Cook On Concord
I was not sure what analogy to use when describing the legislative victories N.H. Sen. Ted Gatsas of Manchester scored earlier this month.
On the one hand, Winston Churchill’s going from exile in the Conservative Party to prime minister after Neville Chamberlain stumbled seemed a bit high and mighty. On the other hand, the ugly duckling seemed somewhat insufficient. I picked the ugly duckling. You remember the ugly duckling. The awkward bird, shunned by others, blossomed into the swan.
Gatsas, shunned by the senate leadership of his own party through most of the legislative session, even denied access to the legislative research facilities, pulled out two significant victories at the end of the session.
The first — small group health-care reform in the form of Senate Bill 125 — was a bipartisan effort to change the basis on which small groups are rated and their premiums calculated. Medical underwriting and geographical rating were criticized during the last gubernatorial campaign as defects in the current law, commonly known as SB 110, an act of the last Legislature.
Gatsas, whose business experience is in benefits and employment matters, joined with Democrats in embracing the positions taken by Democratic Governor John Lynch and passed a new bill, which also was adopted by the House and eliminated medical underwriting and community rating for small groups of one to 50 employees. The new law is sure to be signed by Governor Lynch and is deemed to be fairer, although no particular group should plan on lower premiums as a result, only more equal premiums overall.
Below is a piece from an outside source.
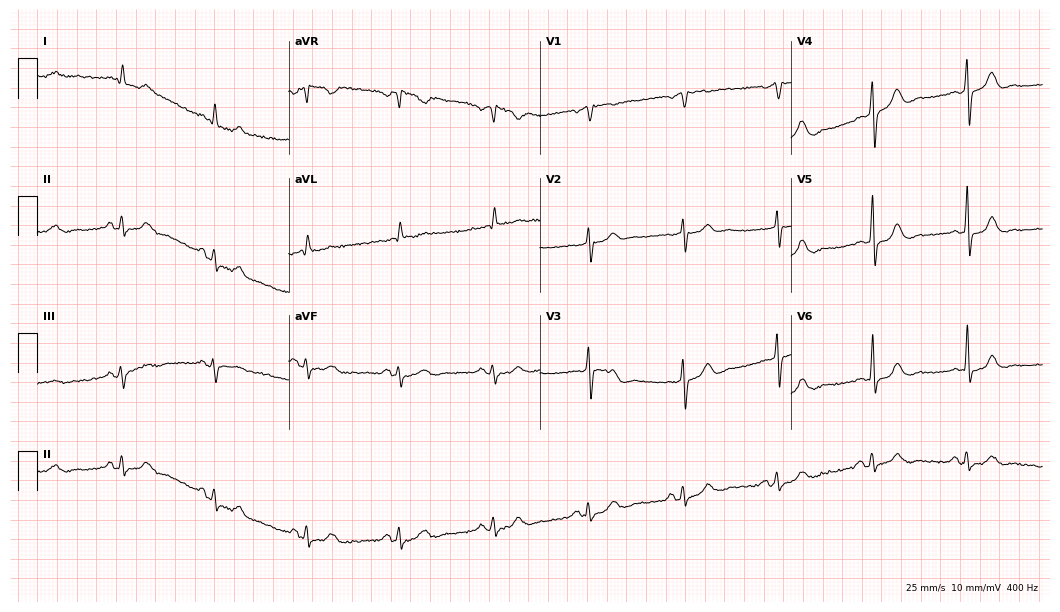
12-lead ECG from a man, 63 years old. Labelled as a normal ECG.

The other victory was largely along party lines. At a news conference, the governor and senators announced a 13-vote majority for Governor Lynch’s plan, known as the D’Allesandro-Odell Amendment. That amendment passed, and it looked like Lynch had a great victory. However, in a legislative maneuver, the bill that had been adopted was amended with a failed plan proposed two years ago by Gatsas. Along party lines, that amendment passed (a couple of Republicans dissenting) and was sent on to the House.
While the Gatsas plan resembles the Lynch-endorsed targeted aid, it retains a statewide property tax at a low rate and eliminates donor towns, with the exception of Hebron.
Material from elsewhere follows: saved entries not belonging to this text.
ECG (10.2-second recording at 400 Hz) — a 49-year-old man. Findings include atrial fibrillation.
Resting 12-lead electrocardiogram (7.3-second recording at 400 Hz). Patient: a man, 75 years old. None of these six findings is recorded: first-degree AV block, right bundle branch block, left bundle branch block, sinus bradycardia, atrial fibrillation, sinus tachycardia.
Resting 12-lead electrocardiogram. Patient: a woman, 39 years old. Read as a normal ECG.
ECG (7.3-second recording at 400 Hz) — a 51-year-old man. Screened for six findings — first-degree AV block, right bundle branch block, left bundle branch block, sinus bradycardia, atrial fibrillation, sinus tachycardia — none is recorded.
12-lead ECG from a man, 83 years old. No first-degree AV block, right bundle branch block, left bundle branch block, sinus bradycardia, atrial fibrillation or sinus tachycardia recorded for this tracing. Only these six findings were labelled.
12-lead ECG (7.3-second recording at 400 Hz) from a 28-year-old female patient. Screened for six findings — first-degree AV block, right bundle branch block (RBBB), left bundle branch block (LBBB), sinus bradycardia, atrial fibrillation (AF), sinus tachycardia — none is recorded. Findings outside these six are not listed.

The House accepted the Senate-passed plan on June 15 and the governor, having praised it as two-thirds of what he wanted, indicated he would not veto it.
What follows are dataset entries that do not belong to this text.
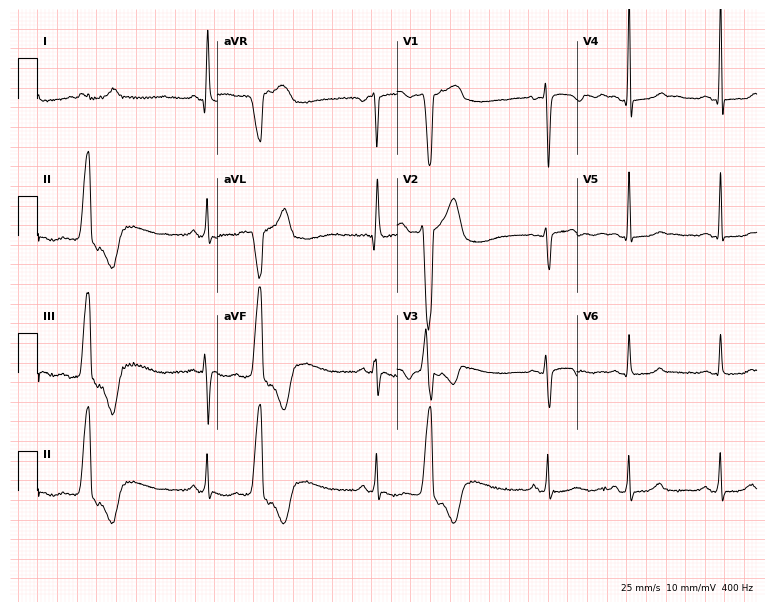
ECG — a woman, 46 years old. Screened for six findings — first-degree AV block, right bundle branch block (RBBB), left bundle branch block (LBBB), sinus bradycardia, atrial fibrillation (AF), sinus tachycardia — none is recorded.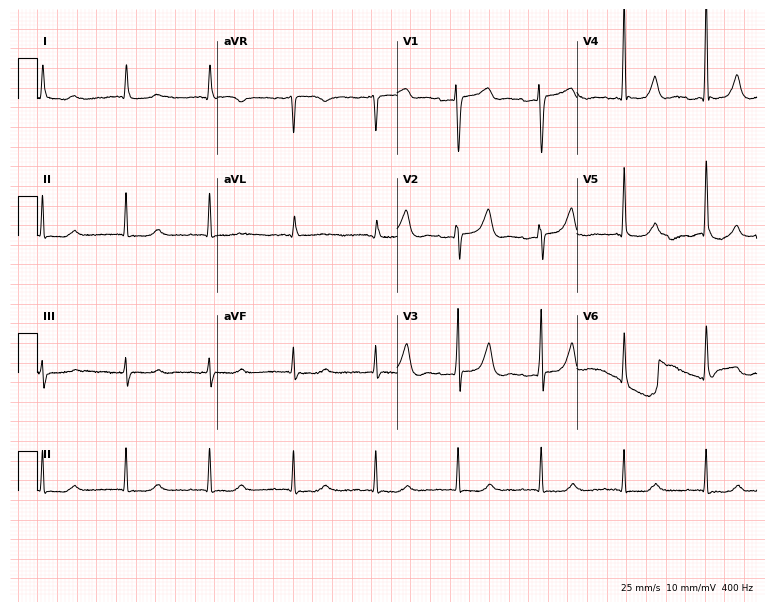
Electrocardiogram (7.3-second recording at 400 Hz), an 82-year-old woman. Of the six screened findings (first-degree AV block, right bundle branch block, left bundle branch block, sinus bradycardia, atrial fibrillation, sinus tachycardia), none is recorded.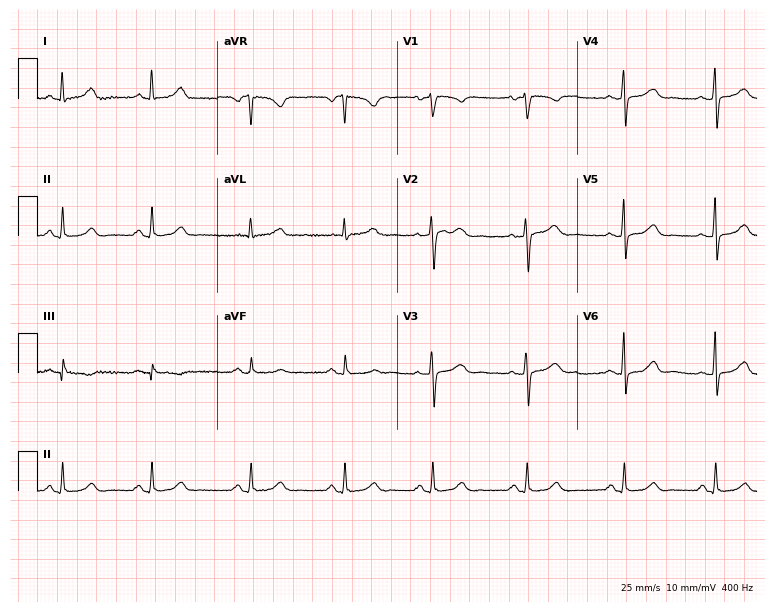
12-lead ECG from a 50-year-old female. No first-degree AV block, right bundle branch block (RBBB), left bundle branch block (LBBB), sinus bradycardia, atrial fibrillation (AF) or sinus tachycardia recorded for this tracing.

What a difference a couple of weeks made for Ted Gatsas.
English usage issue of the week: Following my criticism of certain modern trends in English usage, I have received many supportive comments and several suggestions for correction. The latest is the tendency of people who want to examine issues more closely. Many say they need to “drill down” on a particular issue. Unless the issue is exploring for oil or looking for water, the phrase should be avoided.
At a recent meeting in Concord, six of the seven living governors appeared on one stage. Governor Lynch was joined by Walter Peterson, John Sununu, Stephen Merrill, Jeanne Shaheen and Craig Benson in discussing the role of a governor in affecting the economy of the state.
What was interesting about this club reunion was how distinguished a group of people we have elected governor, how well they got along with each other and, despite ideological and political differences and rivalries, how graciously they performed.
Finally, June brings graduations. At our house, Thomas Cook, the youngest of his generation, was graduated from Manchester High School Central on June 16.
This passing mixes pride with poignancy, and pointed out more than anything else the quality of public education in New Hampshire, in its largest and oldest high school in its largest city. Those faculty members and administrators who helped Tom get to his graduation included some of the great educators of our time. John Rist, the principal, Kathleen Mirabile of the history department, Selma Naccach-Hoff and Patricia Hicks of the English department, Ed Sterling of the music department, along with scores of others sent almost 500 students on their way.
Reading the list of colleges that will be attended by these graduates and considering their achievements, they are indeed the best and the brightest and stack up against graduates of any institution, public or private, and refute accusations that our public schools fail.
Congratulations to the Class of 2005 at Manchester High School Central and all of the other high schools in New Hampshire.
Brad Cook is a partner in the Manchester law firm of Sheehan Phinney Bass + Green and heads its government relations and estate planning groups.